Erzurumspor
- Full name: Erzurumspor Futbol Kulübü
- Nicknames: Dadaşlar, Palandöken Kartalları
- Founded: 1972; 54 years ago as reorganization under the name Erzurum Büyükşehir Belediyespor 2014; 12 years ago Büyükşehir Belediye Erzurumspor 2022; 4 years ago Erzurumspor Futbol Kulübü
- Ground: Kazım Karabekir Stadium, Erzurum
- Capacity: 21,374
- Coordinates: 39°54′40″N 41°14′17″E﻿ / ﻿39.911111°N 41.238056°E
- President: Ahmet Dal
- Head coach: Serkan Özbalta
- League: Süper Lig
- 2025–26: TFF 1. Lig, 1st of 20 (promoted)
- Website: erzurumsporfk.org
| Home colours | Away colours | Third colours |

= Erzurumspor F.K. =

Turkish football club

Erzurumspor Futbol Kulübü, is a Turkish professional football club located in Erzurum.

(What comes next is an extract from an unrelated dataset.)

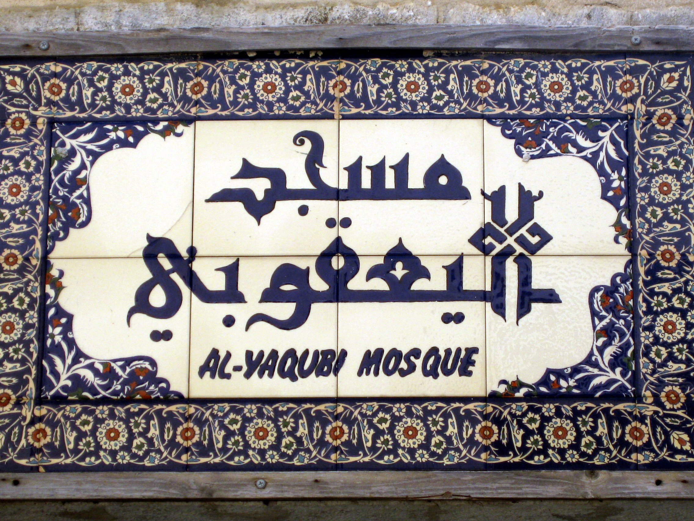 Yaakubi mosque in Jerusalem
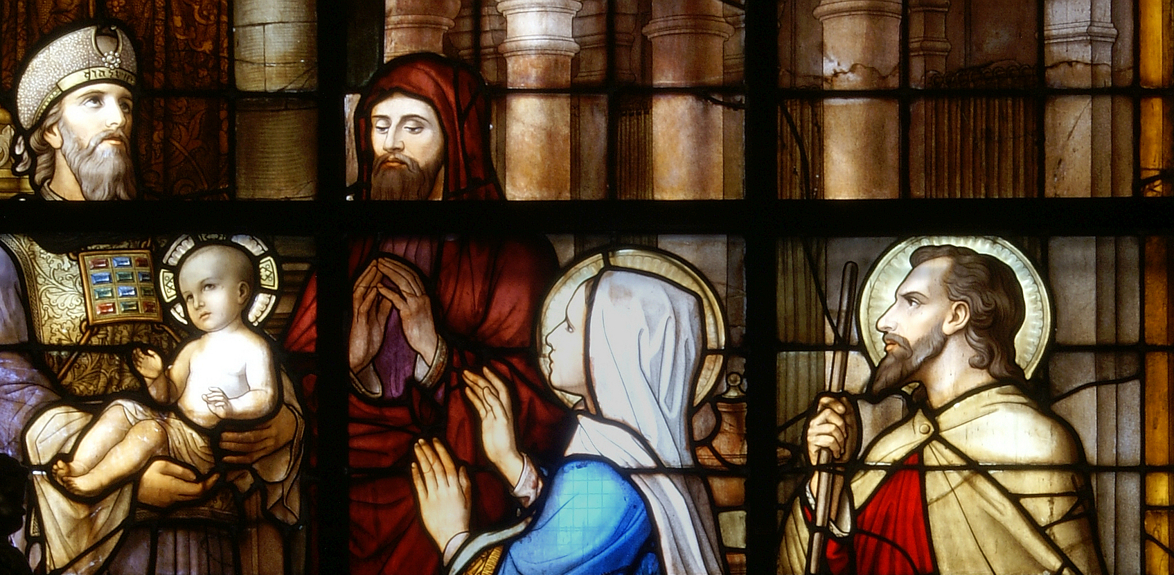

The club currently plays in the Süper Lig, the first tier of Turkish football.

Founded in 1972, the colours of club are blue and white. The club started to play football competitions in 2010 at amateur level. Achieving consecutive promotions between 2016 and 2018, the club earned to compete at Süper Lig at 2018–19 season.

==History==

Former logo

The club has been founded as Erzurum Büyüşehir Belediyespor in 2005. In their inaugural season, club competed at Regional Amateur League and won Group 1 of 2010–11 Turkish Regional Amateur League with 49 points.

Between 2011 and 2016, they played at TFF Third League for 5 consecutive seasons. The club was renamed as Büyükşehir Belediye Erzurumspor in 2014. Club won 2015–16 TFF Third League, collecting 74 points in 36 games, 6 points adrift above Kızılcabölükspor. Promoted to TFF Second League, they competed Group White of 2016–17 season and finished regular season on 3rd spot with 61 points. Eliminating Kocaeli Birlikspor, Amed S.K. and Gümüşhanespor respectively at play-offs, they promoted to TFF First League for 2017–18 season.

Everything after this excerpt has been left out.